What happens when a young lawyer with no experience of mental health law finds herself suddenly drafted to work at the mental health and advocacy coalface? Mia La Burniy reports.

“Terrified” is one word to describe how I as a junior lawyer from Herbert Smith Freehills felt when told I was going to spend the next five months on secondment at Queensland’s Public Interest Law Clearing House’s (QPILCH) Mental Health Law Practice (MHLP).

I didn’t know what mental health law was and, to be quite honest, I had never turned my mind to the possibility that there was a whole area of law set aside for mental illness. Little did I know that the Mental Health Act 2000 (Qld) (MHA) would become my bible for the next five months.

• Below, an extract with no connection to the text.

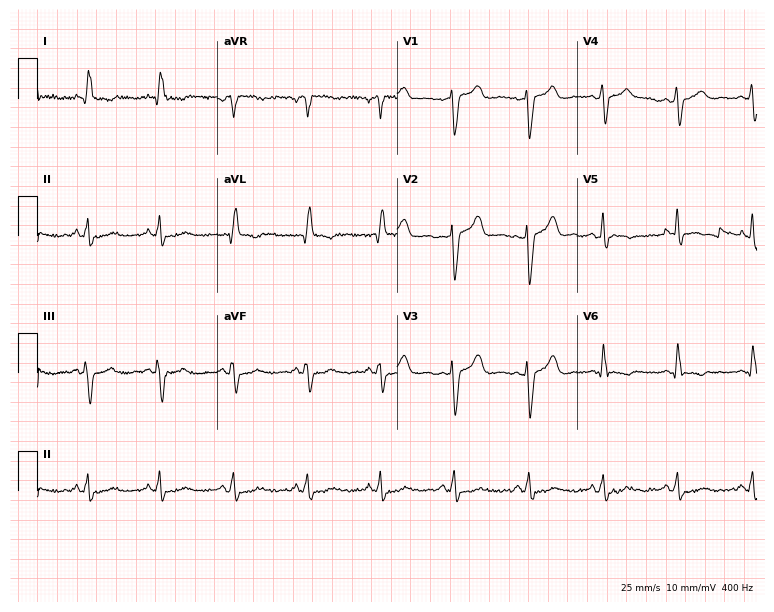
Standard 12-lead ECG recorded from a 46-year-old female patient. None of these six findings is recorded: first-degree AV block, right bundle branch block, left bundle branch block, sinus bradycardia, atrial fibrillation, sinus tachycardia. Findings outside these six are not listed.

The QPILCH MHLP is a rapidly expanding service that provides advocacy for clients in the Mental Health Review Tribunal (MHRT); civil law advice to clients with mental illness and their families; caseworker training for mental health practitioners in identifying legal issues; and referral pathways and telephone advice and assistance to clients throughout Queensland on issues under the MHA.

At any one time the service can have 100 active files. All of this is done on a shoestring budget and with the assistance of wonderful student volunteers.


What I needed to learn – and quickly

An important distinction to make is that there are voluntary patients (those who recognise they have a mental illness and accept treatment) and involuntary patients (those who do not recognise they have a mental illness and refuse treatment).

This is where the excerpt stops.